======== Data excerpts ========
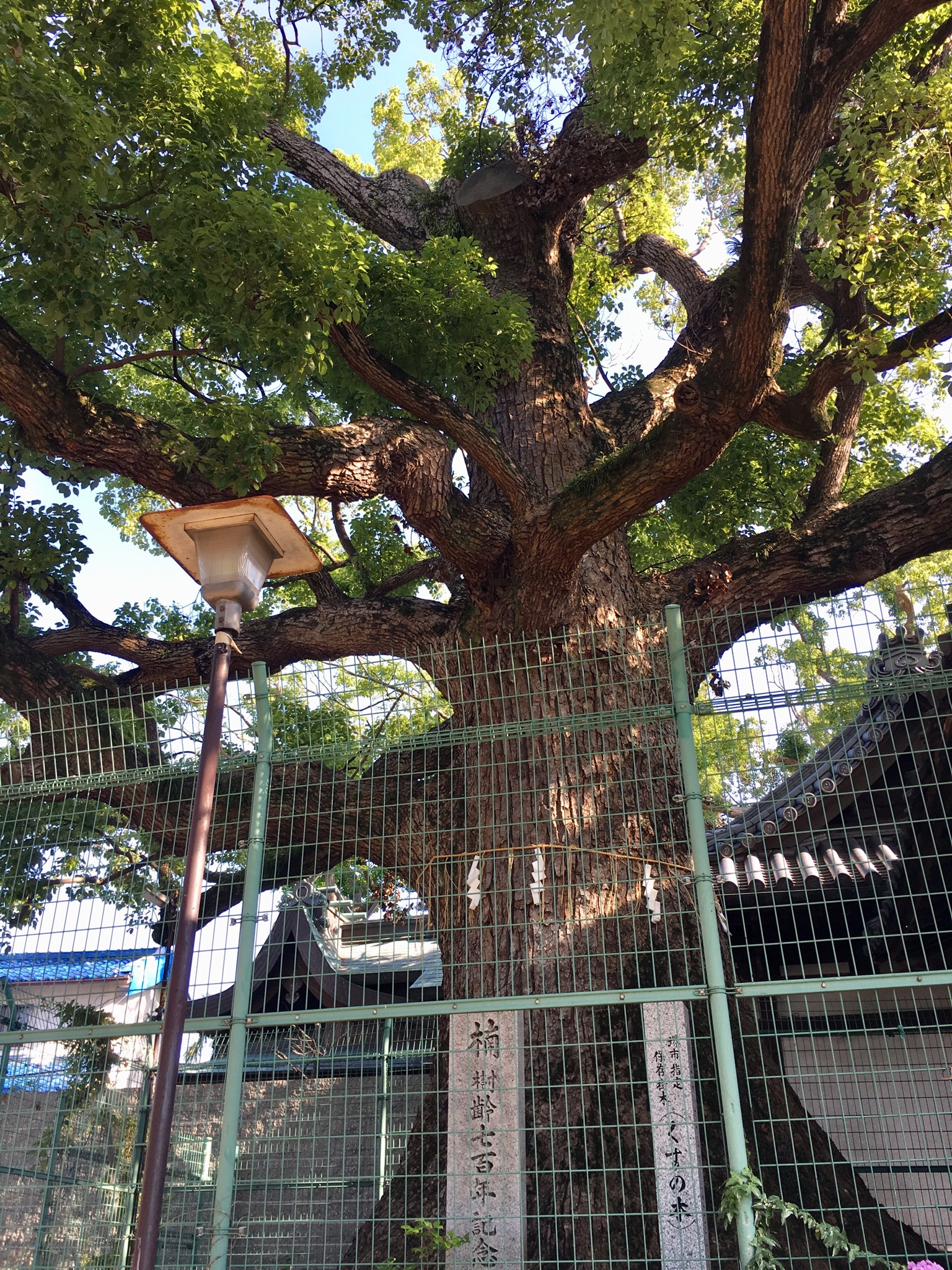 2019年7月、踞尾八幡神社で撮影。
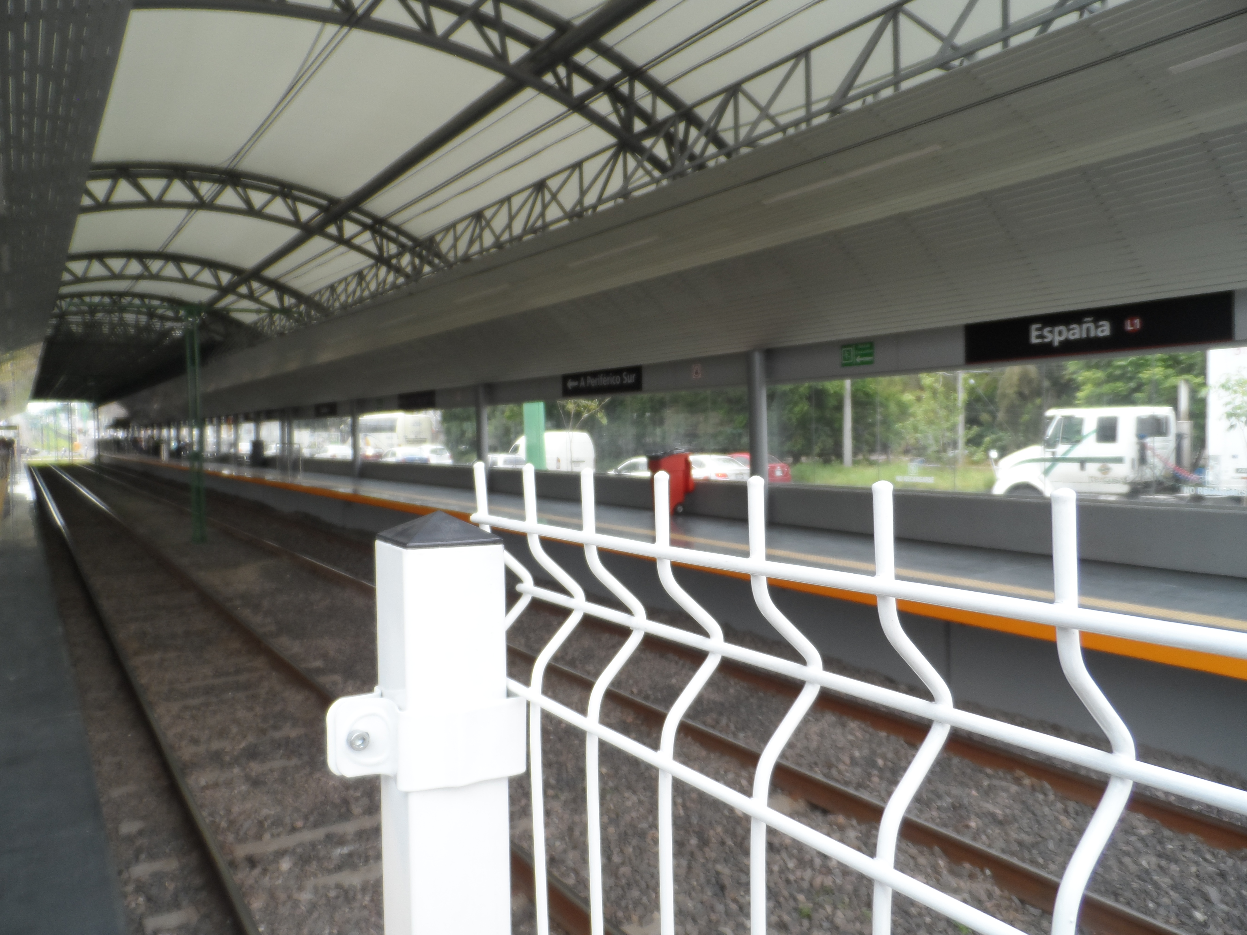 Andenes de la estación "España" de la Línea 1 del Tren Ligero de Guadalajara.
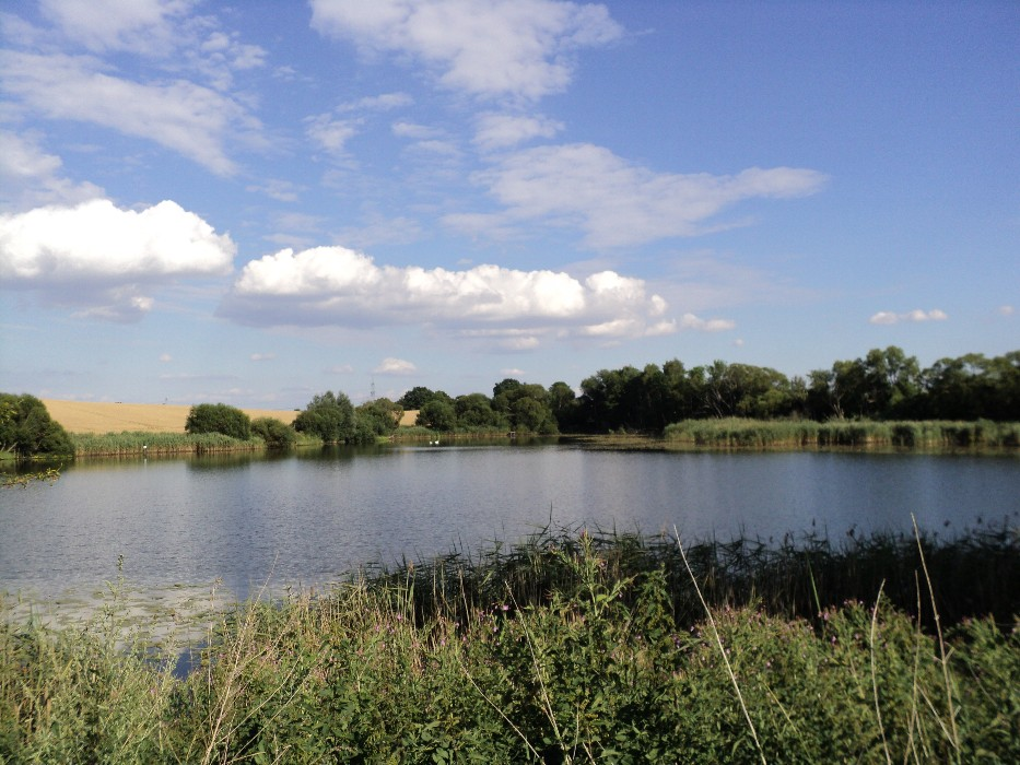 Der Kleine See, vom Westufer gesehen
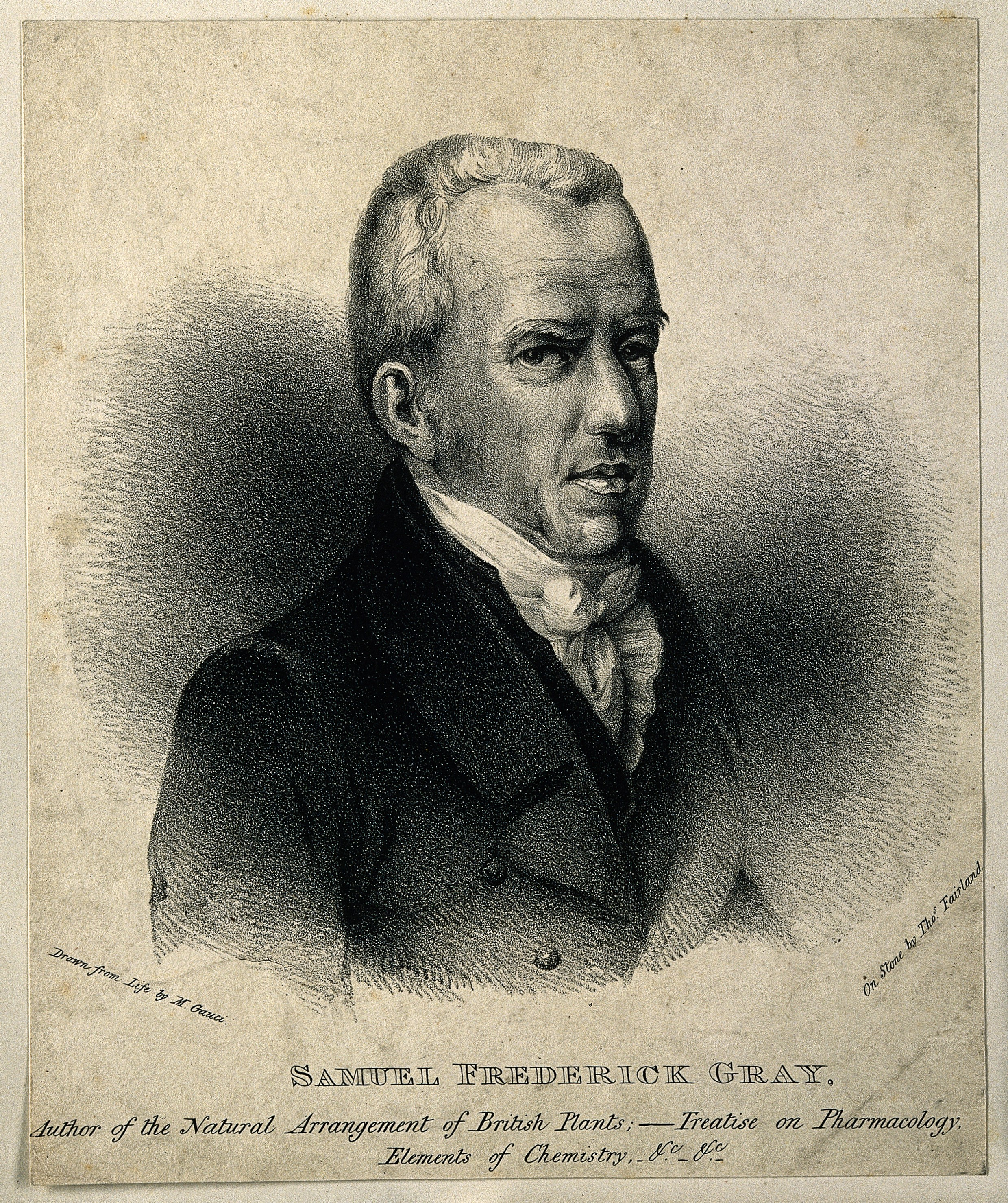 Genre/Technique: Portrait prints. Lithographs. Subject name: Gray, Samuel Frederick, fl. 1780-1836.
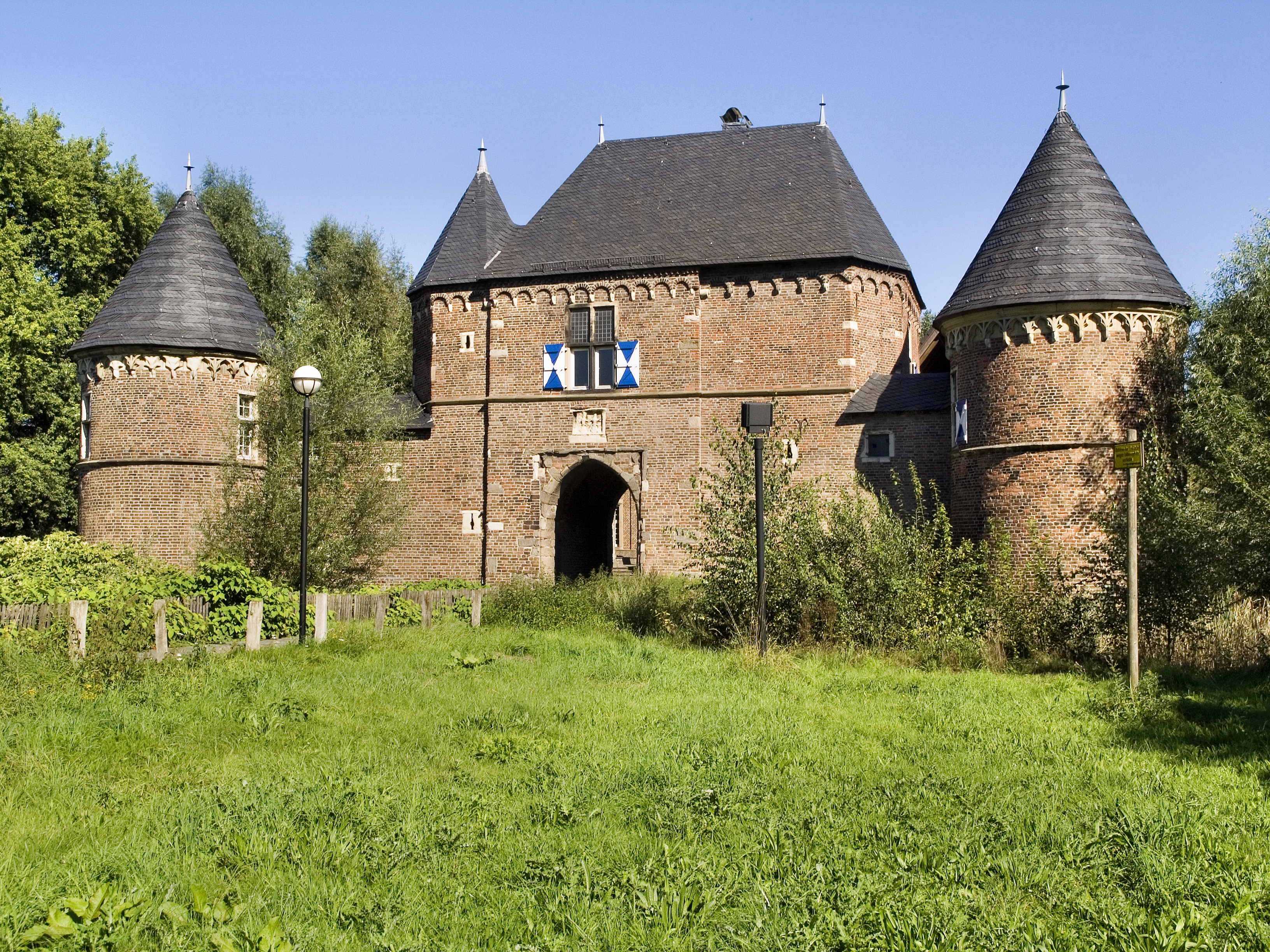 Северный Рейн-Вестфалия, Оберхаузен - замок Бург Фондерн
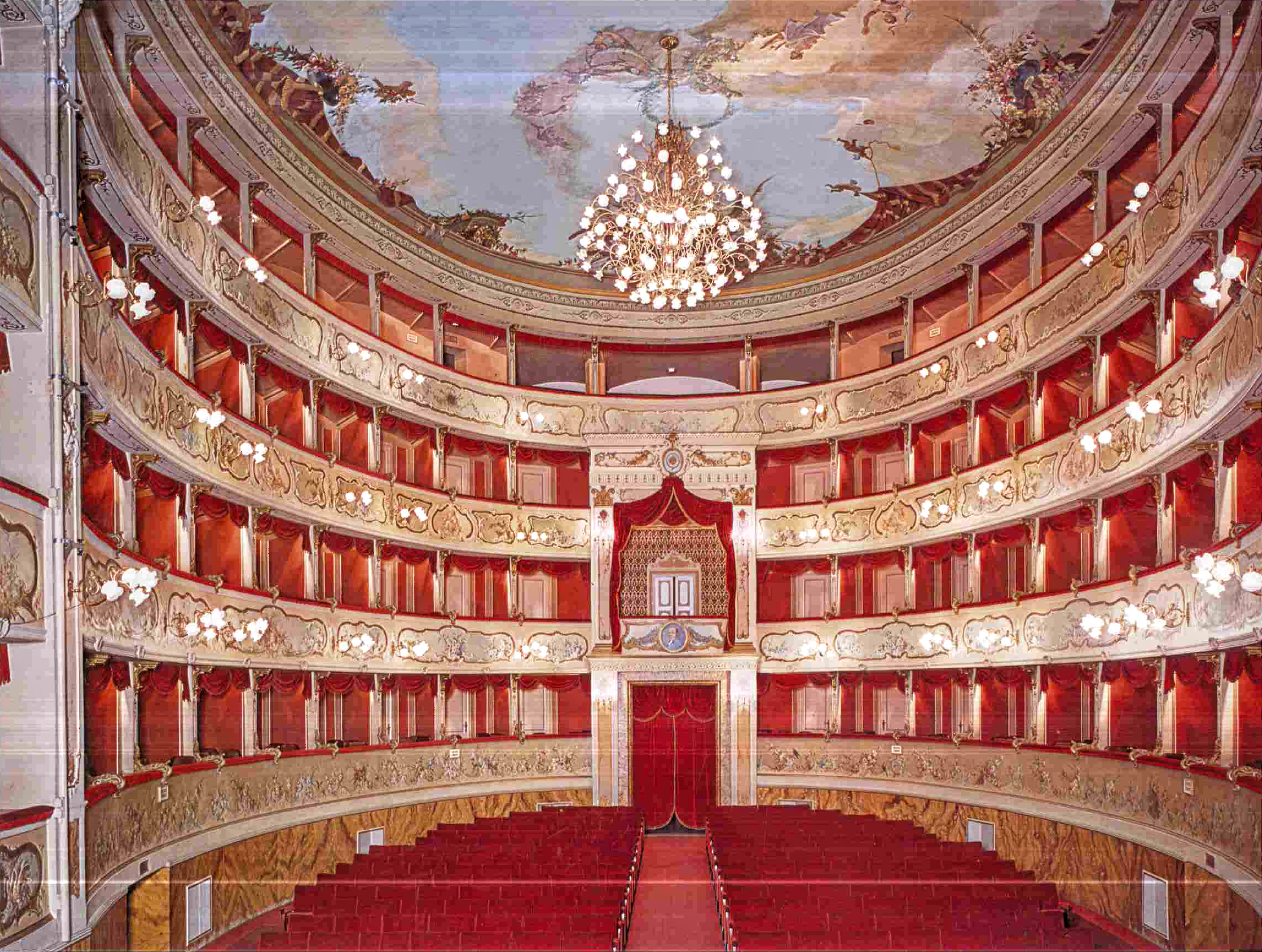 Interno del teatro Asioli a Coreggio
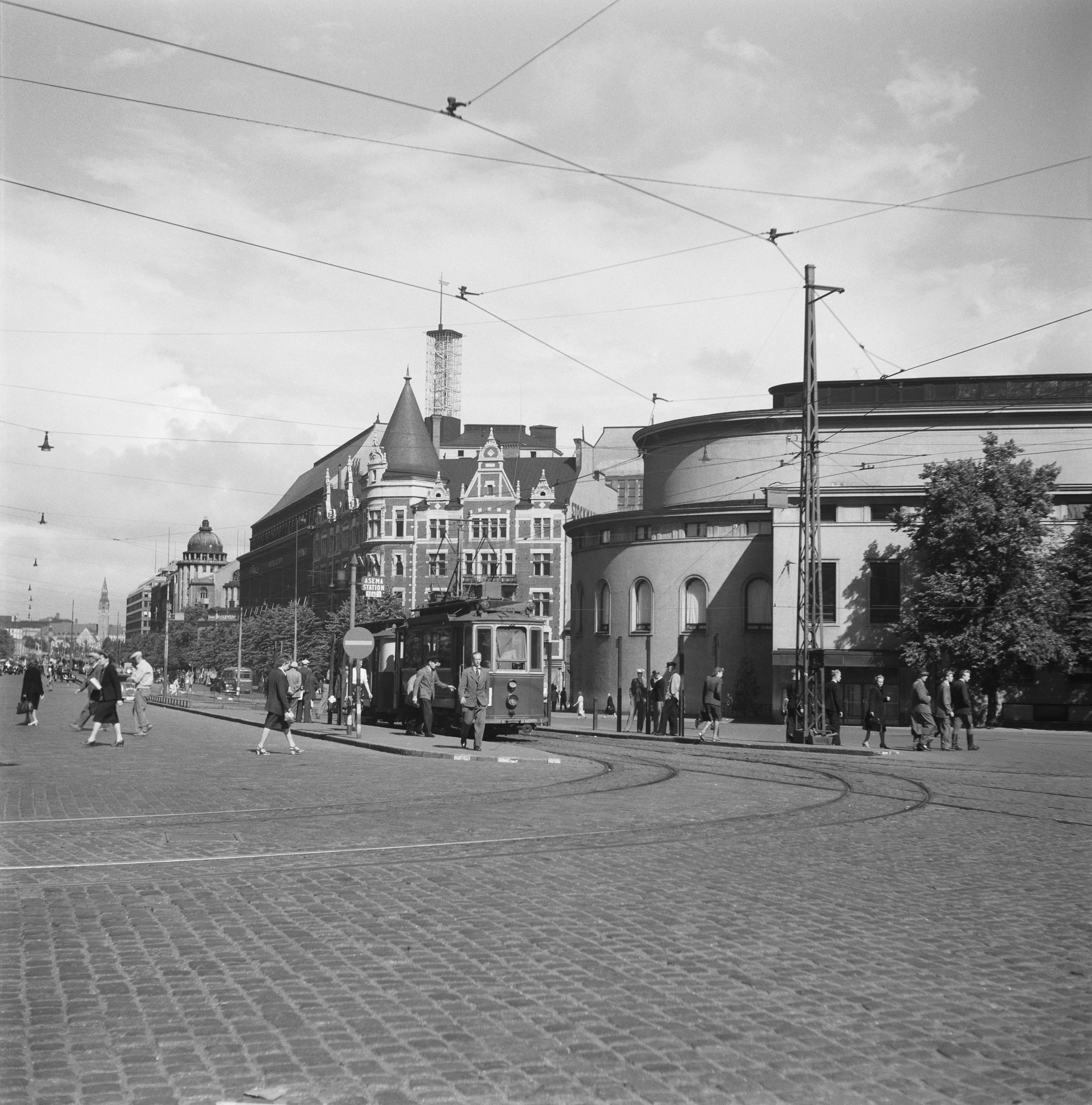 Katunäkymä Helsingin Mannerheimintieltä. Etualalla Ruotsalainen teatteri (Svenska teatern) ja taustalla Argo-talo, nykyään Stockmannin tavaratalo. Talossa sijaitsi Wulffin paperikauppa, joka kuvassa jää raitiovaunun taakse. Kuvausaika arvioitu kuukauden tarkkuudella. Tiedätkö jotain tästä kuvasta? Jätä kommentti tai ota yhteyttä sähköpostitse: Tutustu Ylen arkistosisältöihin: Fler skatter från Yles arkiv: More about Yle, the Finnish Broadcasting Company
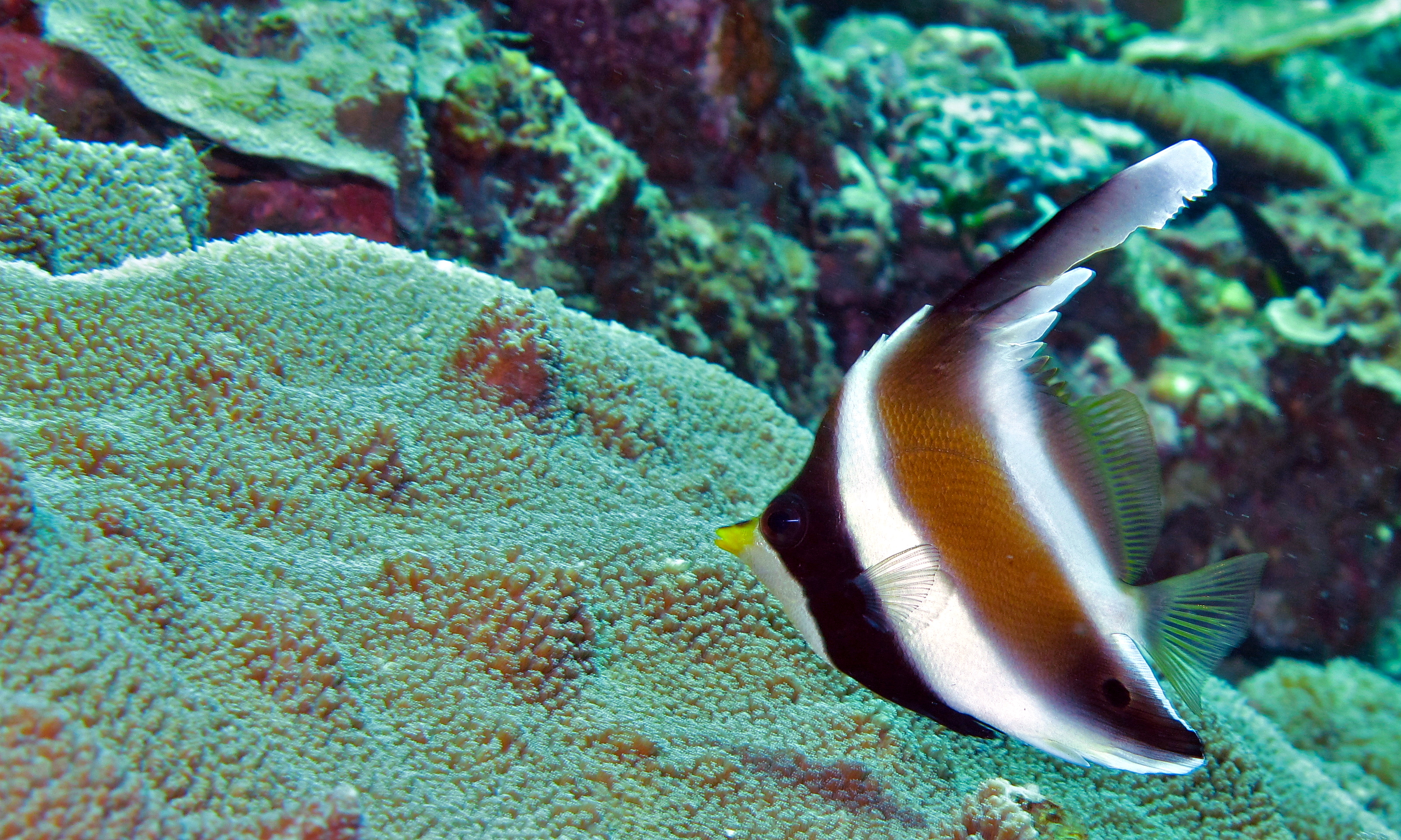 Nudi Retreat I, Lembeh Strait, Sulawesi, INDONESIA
========
Problem description →
Copy word for word each line of the data above, from the first through the one containing "Interno del teatro Asioli a Coreggio", and include no pictures.

Result of this task →
 2019年7月、踞尾八幡神社で撮影。
 Andenes de la estación "España" de la Línea 1 del Tren Ligero de Guadalajara.
 Der Kleine See, vom Westufer gesehen
 Genre/Technique: Portrait prints. Lithographs. Subject name: Gray, Samuel Frederick, fl. 1780-1836.
 Северный Рейн-Вестфалия, Оберхаузен - замок Бург Фондерн
 Interno del teatro Asioli a Coreggio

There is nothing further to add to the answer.